入浴だけで要介護のリスクが29%も軽減!? 毎日できる健康によい入浴法

健康・美容

公開日:2019/1/4

『最高の入浴法』(早坂信哉/大和書房)

 皆さんの入浴スタイルとはどのようなものだろうか? 光熱費の節約や時短からシャワー派もいるだろうし、寒い時期はひたすら熱い湯に浸かっている人もいるかもしれない。入浴時にできる健康法の1つとして入浴剤に凝っている人もいると思う。

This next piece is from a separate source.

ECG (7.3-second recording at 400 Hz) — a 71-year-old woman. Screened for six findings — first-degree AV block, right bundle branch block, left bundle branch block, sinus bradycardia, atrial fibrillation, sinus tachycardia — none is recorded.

肌荒れ対策や冷え対策になる入浴剤も多く、確かにそれも良い健康法と言える。筆者の場合、健康的な入浴法として入浴剤に目が行きやすい。しかし、入浴時間や湯温が健康を左右するという内容に驚いたのが『最高の入浴法』(早坂信哉/大和書房)である。

 実際、湯に浸かる時間というのはあまり考えたことがない。浴室に時計はあっても「何分浸かる」という目安にしているわけではないし、湯温設定はそのときの気温で変えることがほとんどだ。体を温めることも考慮するが、いかに冷めにくい温度にするかを優先している。が、寒い時期や冷え性の人でも、湯温を上げればいいということではないらしい。冷え性改善で熱い湯に浸かる人も多いのではないかと思う。しかし、著者である早坂信哉氏によると、これは効果的とは言えないのだそうだ。

 早坂信哉氏は温泉療法専門医であり医学博士でもある。そんな著者が約20年の間およそ3万人を対象に調査した結果に基づいているのが本書だ。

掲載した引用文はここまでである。